I took your Dockerfile and removed the parts that don't work for me:
FROM quay.io/kairos/debian:bookworm-standard-amd64-generic-v3.1.1-k3sv1.30.2-k3s1
#COPY rootfs/ /
RUN apt-get update && \
apt-get install -y \
bc=1.07.* \
bluetooth=5.66-* \
dbus-broker=33-* \
# for i915
fancontrol=1:3* \
htop=3.2.2* \
iotop=0.6-* \
nethogs=0.8.7* \
iscsiuio=2.1.8-1 \
smartmontools=7.3-* \
usbutils=1:014-* \
wget=1.21.* \
&& \
apt-get clean && rm -rf /var/lib/apt/lists/* && \
echo "TYZBIT_HOME_URL=https://github.com/tyzbit/kairos-distros" >> /etc/os-release && \
echo "TYZBIT_VARIANT=debian" >> /etc/os-release && \
systemctl enable dbus-broker.service
# Update kernel modules
RUN kernel=$(ls /lib/modules | head -n1) && \
depmod -a "${kernel}" && \
dracut -f "/boot/initrd-${kernel}" "${kernel}" && \
ln -sf "initrd-${kernel}" /boot/initrd
(removed the firmware packages that weren't available and the COPY rootfs/ /
part, because I don't have the directory and I don't know what it contains (maybe repository configuration for the missing packages?)
I built an image out of it with: docker built -t tyzbit-debian-image .
and I started auroraboot with:
docker run --rm -ti -v /var/run/docker.sock:/var/run/docker.sock --net host quay.io/kairos/auroraboot --set "container_image=docker://tyzbit-debian-image"
Then I started qemu, configured to boot from network first.
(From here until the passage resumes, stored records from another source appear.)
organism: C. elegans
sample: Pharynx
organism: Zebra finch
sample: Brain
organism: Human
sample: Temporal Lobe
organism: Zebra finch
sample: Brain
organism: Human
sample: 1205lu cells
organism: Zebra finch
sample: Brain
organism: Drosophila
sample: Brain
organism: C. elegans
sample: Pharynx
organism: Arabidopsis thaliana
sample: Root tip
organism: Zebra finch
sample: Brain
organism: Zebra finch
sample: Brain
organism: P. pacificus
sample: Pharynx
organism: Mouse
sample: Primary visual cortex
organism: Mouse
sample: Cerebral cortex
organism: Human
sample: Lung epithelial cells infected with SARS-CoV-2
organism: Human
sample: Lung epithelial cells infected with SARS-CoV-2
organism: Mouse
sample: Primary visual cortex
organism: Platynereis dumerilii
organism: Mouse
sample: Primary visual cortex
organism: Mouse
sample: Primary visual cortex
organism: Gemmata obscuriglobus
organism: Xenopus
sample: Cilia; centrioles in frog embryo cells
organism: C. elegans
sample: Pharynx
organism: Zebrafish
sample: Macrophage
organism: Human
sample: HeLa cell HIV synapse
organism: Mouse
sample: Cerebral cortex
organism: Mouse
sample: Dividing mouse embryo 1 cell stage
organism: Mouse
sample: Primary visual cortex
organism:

This is the output of the auroraboot container:
8:04AM INF Pulling container image 'tyzbit-debian-image' to '/tmp/temp-rootfs' (local: true)
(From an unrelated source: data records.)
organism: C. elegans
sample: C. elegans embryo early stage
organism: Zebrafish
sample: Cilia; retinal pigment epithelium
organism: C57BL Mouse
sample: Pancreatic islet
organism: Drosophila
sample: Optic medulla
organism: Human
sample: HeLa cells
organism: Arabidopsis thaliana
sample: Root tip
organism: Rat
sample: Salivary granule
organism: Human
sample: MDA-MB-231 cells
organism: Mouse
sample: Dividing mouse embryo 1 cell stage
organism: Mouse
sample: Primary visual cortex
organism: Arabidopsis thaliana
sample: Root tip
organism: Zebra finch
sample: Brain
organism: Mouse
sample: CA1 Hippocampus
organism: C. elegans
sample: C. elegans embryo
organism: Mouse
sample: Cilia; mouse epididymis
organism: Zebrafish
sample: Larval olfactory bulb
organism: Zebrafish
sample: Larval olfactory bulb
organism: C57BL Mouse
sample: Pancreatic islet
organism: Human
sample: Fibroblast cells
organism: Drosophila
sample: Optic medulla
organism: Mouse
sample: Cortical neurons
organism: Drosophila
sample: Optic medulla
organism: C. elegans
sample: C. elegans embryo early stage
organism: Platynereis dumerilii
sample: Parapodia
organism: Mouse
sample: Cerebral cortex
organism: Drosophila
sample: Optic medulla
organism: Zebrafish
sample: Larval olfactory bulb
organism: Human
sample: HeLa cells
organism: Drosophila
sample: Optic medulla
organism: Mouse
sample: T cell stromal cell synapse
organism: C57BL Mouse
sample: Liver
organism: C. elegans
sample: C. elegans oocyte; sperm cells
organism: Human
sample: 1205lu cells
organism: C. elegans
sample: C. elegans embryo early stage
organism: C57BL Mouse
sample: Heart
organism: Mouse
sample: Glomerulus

8:04AM INF Generating iso 'kairos' from '/tmp/temp-rootfs' to '/tmp/build'
8:06AM INF Extracting netboot artifacts 'kairos' from '/tmp/build/kairos.iso' to '/tmp/netboot'
8:06AM INF Listening on :8080...
8:06AM INF Start pixiecore
2024/09/05 08:12:29 DHCP: Offering to boot 52:54:00:0b:1e:22
2024/09/05 08:12:31 DHCP: Offering to boot 52:54:00:0b:1e:22
2024/09/05 08:12:32 TFTP: Sent "52:54:00:0b:1e:22/4" to 192.168.122.163:27833
2024/09/05 08:12:33 DHCP: Offering to boot 52:54:00:0b:1e:22
2024/09/05 08:12:33 HTTP: Sending ipxe boot script to 192.168.122.163:1025
2024/09/05 08:12:33 HTTP: Sent file "kernel" to 192.168.122.163:1025
2024/09/05 08:12:33 HTTP: Sent file "initrd-0" to 192.168.122.163:1025
2024/09/05 08:12:43 HTTP: Sent file "other-0" to 192.168.122.163:50414
2024/09/05 08:12:57 HTTP: Sent file "other-1" to 192.168.122.163:46738
and the VM boots just fine :shrug: .
Maybe what you have in the rootfs
directory is making it fail for you somehow?
I commented out the iscsiuio=2.1.8-1 \
line in the Dockerfile, to make sure it's the actual fix. It turns out, the VM boots fine even without it. I can't recall if we every managed to reproduce the issue and looking at the comments above, we only seem to have tried with the possible "fix" not without it.
So we are one step backwards now, we need to reproduce the issue before we can say we have a fix. The question is how? Are there any specific steps that we can take to make this happen locally using qemu?